In the last two decades, the scientific community has witnessed a surge in activity, interesting results, and notable progress in our conceptual understanding of computing and information based on the laws of quantum theory. One of the significant aspects of these developments has been an integration of several fields of inquiry that not long ago appeared to be evolving, more or less, along narrow disciplinary paths without any major overlap with each other. In the resulting body of work, investigators have revealed a deeper connection among the ideas and techniques of (apparently) disparate fields. As is evident from the title of this volume, logic, mathematics, physics, computer science and information theory are intricately involved in this fascinating story. The inquisitive reader might focus, perhaps, on the marriage of the most unlikely and intriguing fields of quantum theory and logic and ask: Why quantum logic?
By many, “logic” is deemed to be panacea for faulty intuition. It is often associated with the rules of correct thinking and decision-making, but not necessarily in its most sublime role as a deep intellectual subject underlying the validity of mathematical structures and worthy of investigation and discovery in its own right.
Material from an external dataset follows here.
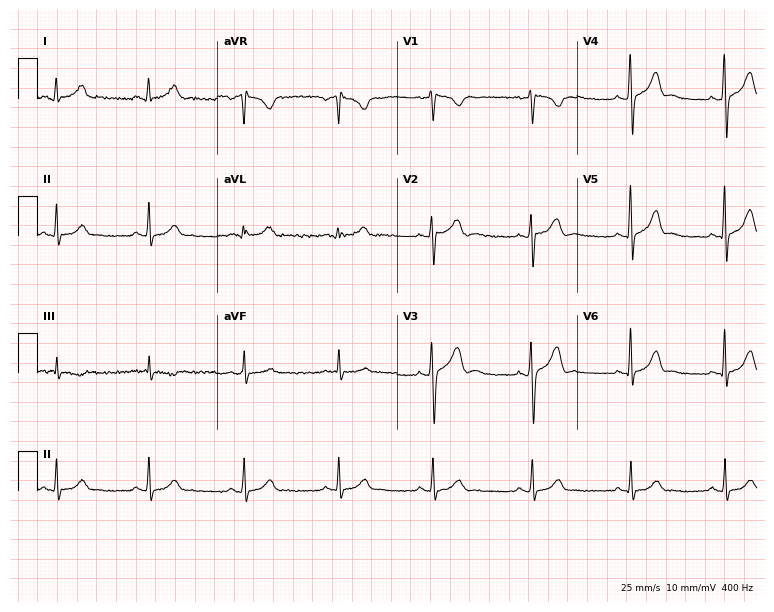
ECG (7.3-second recording at 400 Hz) — a 42-year-old male patient. Labelled as a normal ECG.
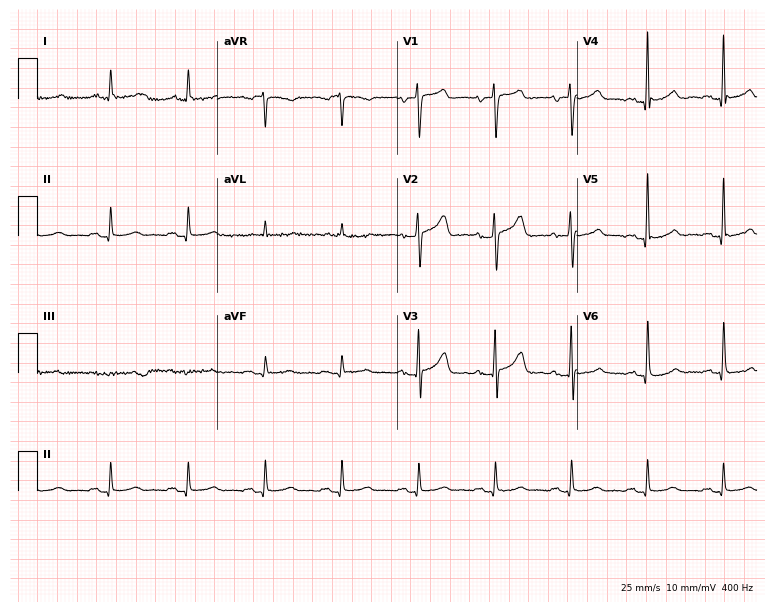
ECG (7.3-second recording at 400 Hz) — a male, 60 years old. Screened for six findings — first-degree AV block, right bundle branch block, left bundle branch block, sinus bradycardia, atrial fibrillation, sinus tachycardia — none is recorded.

Indeed, within the realm of the classical theories of nature, one may encounter situations that defy comprehension, should one hold to the intuition developed through experiencing familiar macroscopic scenarios in our routine impressions of natural phenomena.
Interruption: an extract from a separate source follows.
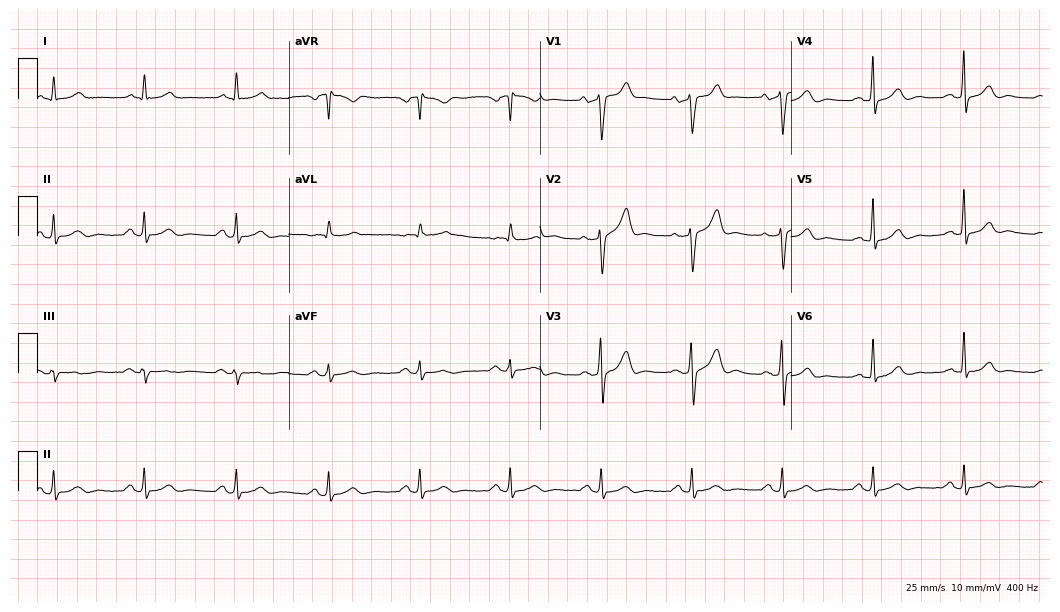
Standard 12-lead ECG recorded from a 62-year-old man (10.2-second recording at 400 Hz). None of these six findings is recorded: first-degree AV block, right bundle branch block, left bundle branch block, sinus bradycardia, atrial fibrillation, sinus tachycardia.

One such example is a statement within the special theory of relativity that the speed of light is the same in all inertial frames. It certainly defies the common intuition regarding the observation of velocities of familiar objects in relative motion. One might be tempted to dismiss it as contrary to observation. However, while analyzing natural phenomena for objects moving close to the speed of light and, therefore, unfamiliar in the range of velocities we are normally accustomed to, logical deductions based on the postulates of the special relativity theory lead to the correct predictions of experimental observations.
There exists an undeniable interconnection between the deepest theories of nature and mathematical reasoning, famously stated by Eugene Wigner as the unreasonable efficacy of mathematics in physical theories.